EXERCISE OBJECTIVE: Transcribe these records exactly, dropping every picture.

RECORD EXCERPTS:
════

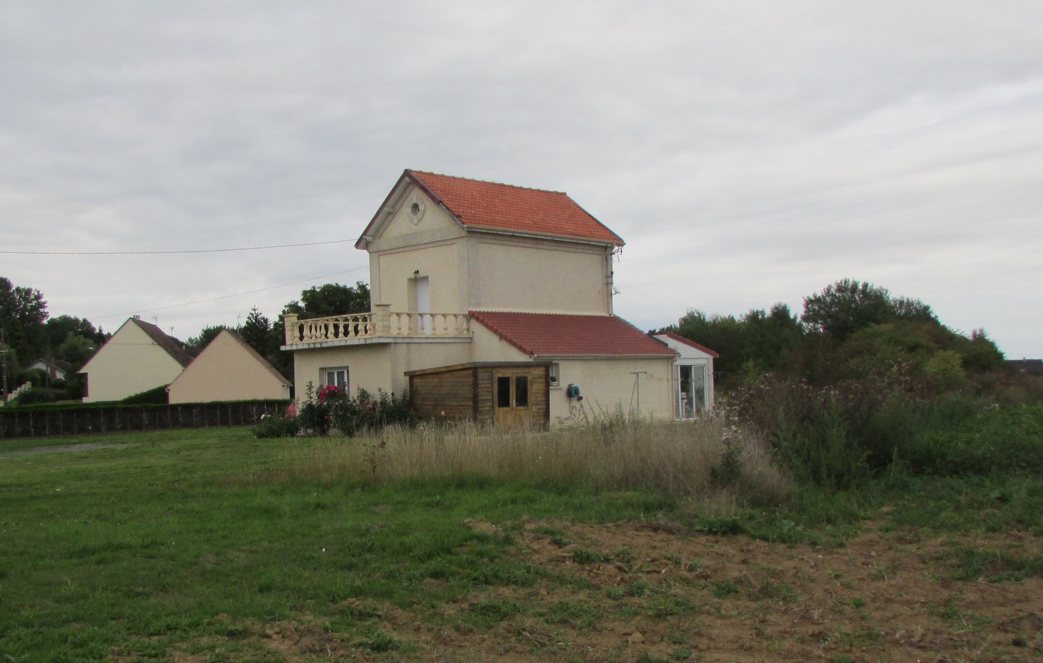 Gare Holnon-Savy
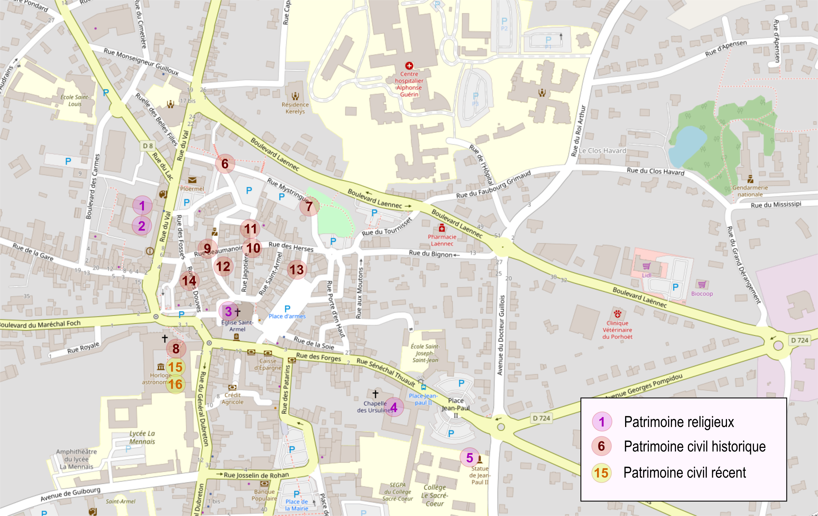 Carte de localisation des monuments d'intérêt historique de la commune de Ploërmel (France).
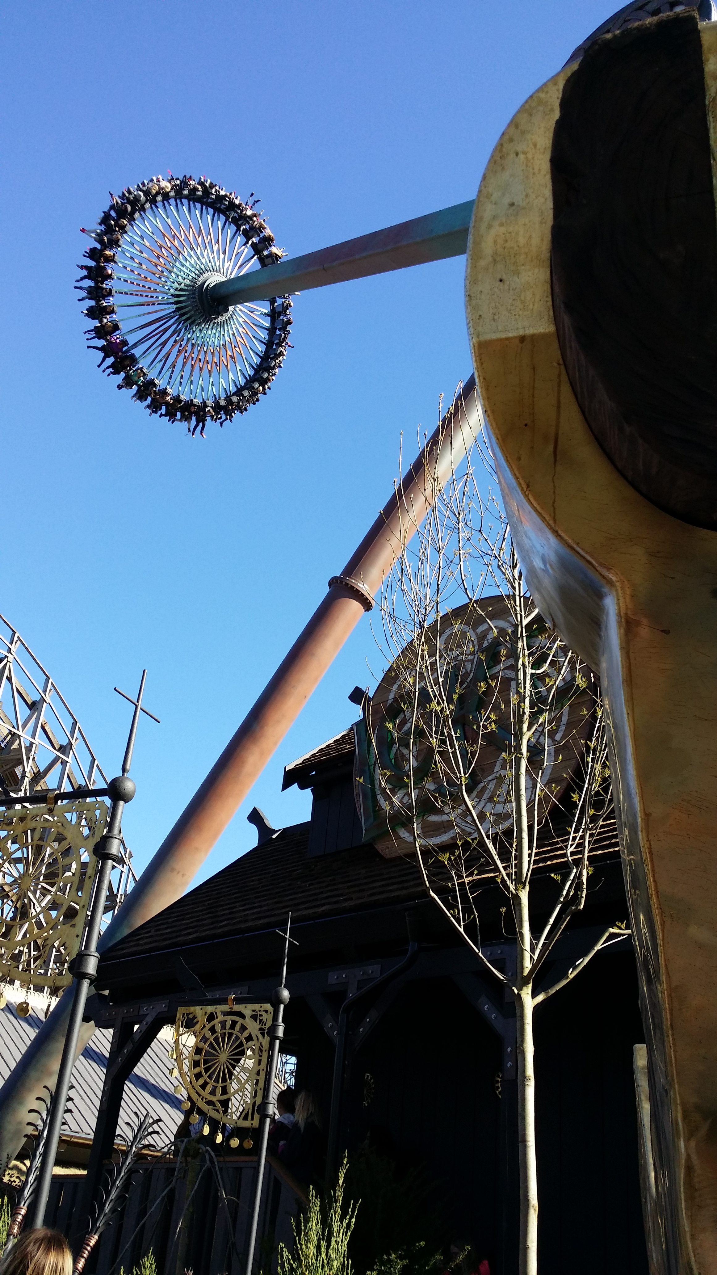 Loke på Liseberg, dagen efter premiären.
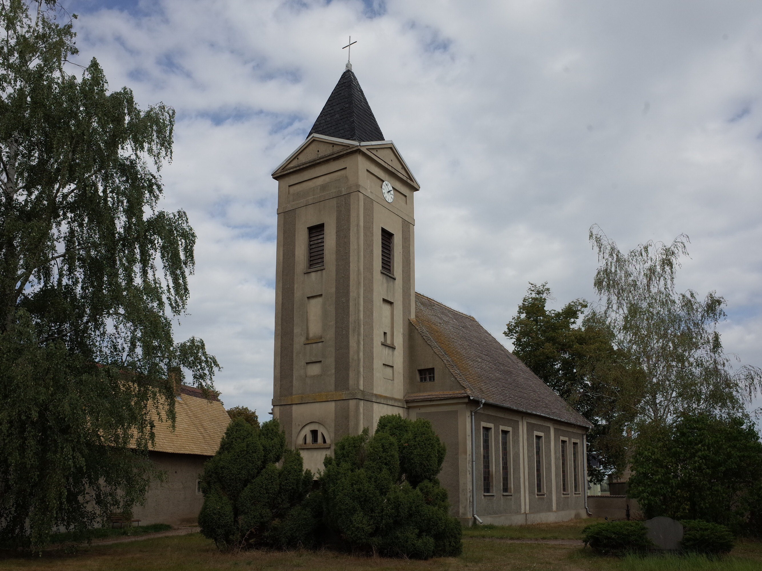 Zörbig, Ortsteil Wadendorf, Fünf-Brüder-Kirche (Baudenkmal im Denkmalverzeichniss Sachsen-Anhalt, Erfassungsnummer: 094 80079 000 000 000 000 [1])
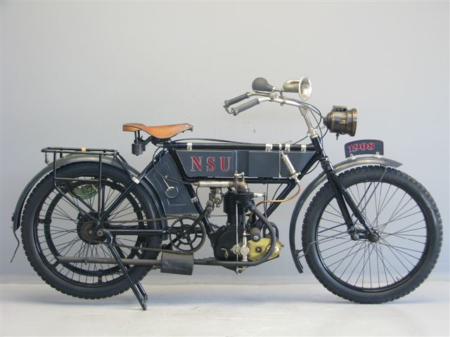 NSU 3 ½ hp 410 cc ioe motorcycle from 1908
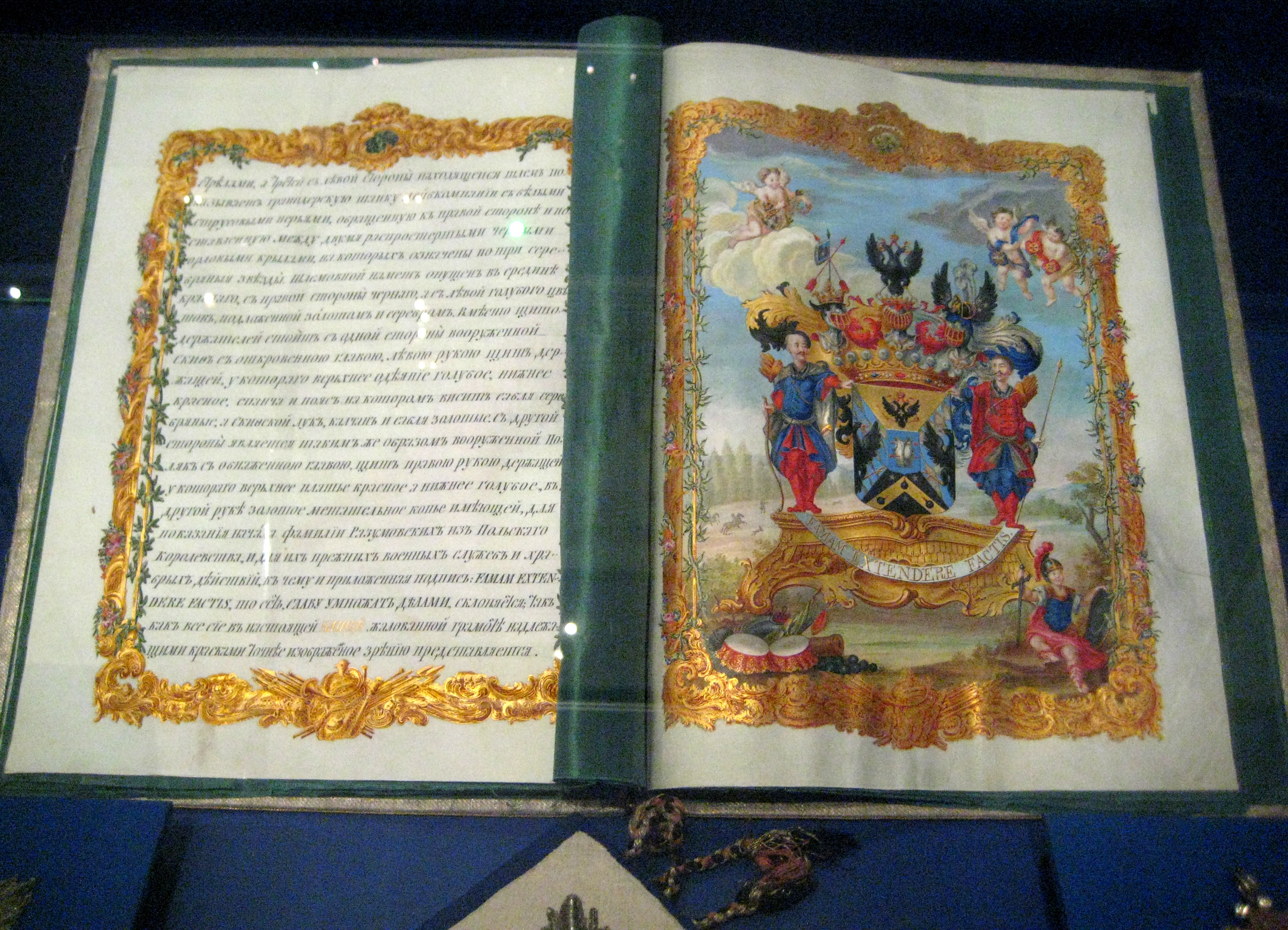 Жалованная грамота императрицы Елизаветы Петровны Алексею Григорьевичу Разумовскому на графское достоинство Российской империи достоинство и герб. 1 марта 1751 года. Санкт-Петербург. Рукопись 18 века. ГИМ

════

WRITTEN SOLUTION:
 Gare Holnon-Savy
 Carte de localisation des monuments d'intérêt historique de la commune de Ploërmel (France).
 Loke på Liseberg, dagen efter premiären.
 Zörbig, Ortsteil Wadendorf, Fünf-Brüder-Kirche (Baudenkmal im Denkmalverzeichniss Sachsen-Anhalt, Erfassungsnummer: 094 80079 000 000 000 000 [1])
 NSU 3 ½ hp 410 cc ioe motorcycle from 1908
 Жалованная грамота императрицы Елизаветы Петровны Алексею Григорьевичу Разумовскому на графское достоинство Российской империи достоинство и герб. 1 марта 1751 года. Санкт-Петербург. Рукопись 18 века. ГИМ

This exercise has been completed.